Брат-казначей обнаружился после того, как мы спустились по вырубленной в скале лестнице и некоторое время блуждали по коридорам. Судя по всему, монахи соорудили тут целый лабиринт. Оставалось задуматься – на кой ляд им тогда дома снаружи? – Ну что, будущий брат, – сказал брат Владимир, когда казначей открыл дверь в огромную пещеру, уставленную сейфами, шкафами и стеллажами, – здесь ты расстанешься с греховностью, принесенной из внешнего мира. Уродство отпадет от тебя и останется красота…
Мне так и хотелось сказать "Намек понял", но я сдержался и принялся избавляться от "уродства". При виде пистолета монахи издали сдавленное восклицание, а когда я вытащил из внутреннего кармана комбинезона пачку федеральных купюр, на брата-казначея напала икота. – Много грехов скопил ты в мирской жизни, – сказал брат Владимир удивленно, – и тем почетнее будет от них избавиться…
Я только засопел и начал снимать одежду. Вот вернуть все себе, когда я соберусь удрать из обители, будет вполне почетным делом. Замок на двери болтался хлипенький, с ним справлюсь даже я.
Голым оказалось неожиданно холодно. Рана, подставленная воздуху, зазудела. – Пойдем, – проговорил отец Владимир. – Для начала зайдем к брату-лекарю, он посмотрит твое ранение, а потом я отведу тебя в Пещеру Одиночества, там ты пробудешь до вечера…
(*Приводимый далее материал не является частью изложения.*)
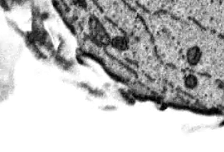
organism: Human
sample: HeLa cells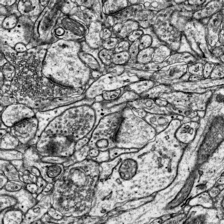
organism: Mouse
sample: Visual Cortex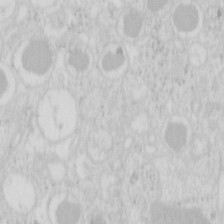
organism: Mouse
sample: Pancreas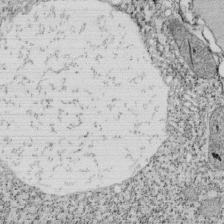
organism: Tetrahymena
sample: Cilia in tetrahymena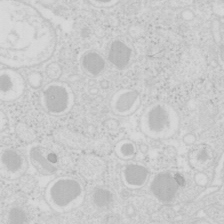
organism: Mouse
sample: Pancreas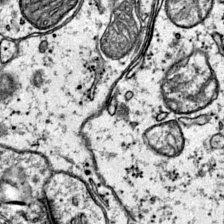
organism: Mouse
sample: Primary visual cortex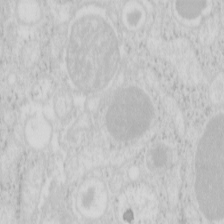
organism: Mouse
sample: Pancreas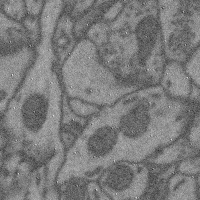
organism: Mouse
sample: Cerebral cortex

Я с тоской вспомнил, как недавно, на Картере, грезил о мягкой постели и роскошном ужине. Об этих мечтах, судя по всему, придется забыть на неопределенное время.
Земля на первый взгляд выглядела мягкой, но после того, как я поелозил в ней руками пару часов, пальцы оказались ободранными, а местами порезанными. Другого же способа уничтожения сорняков, кроме прополки, в обители Созерцающих не признавали.
Пройдя очередную грядку, я распрямился и потер натруженную поясницу. В оранжерее, где монахи выращивали овощи, было жарко и сыро, как в парилке, хотя после Линча я чувствовал себя тут не так плохо. – Что, брат Герхард, устал? – спросил меня работающий на соседней грядке брат Иаков, пожилой, с лысиной и брюшком. – Ничего, привыкнешь… – Только и остается на это надеяться, – промычал я в ответ и вновь опустился на колени. Осторожно, стараясь не тревожить все еще побаливающую рану.
В обители я жил третий день и пока только привыкал к здешнему размеренному существованию. Начиналось все с подъема до рассвета, потом шла молитва в общем зале, очень скромная, без всяких церемоний, за ней утренняя трапеза. Утро посвящалась работам, после обеда некоторые монахи разбредались по домикам во дворе – созерцать красоту. Я пока до этого не допускался и даже не знал, чем они там занимаются.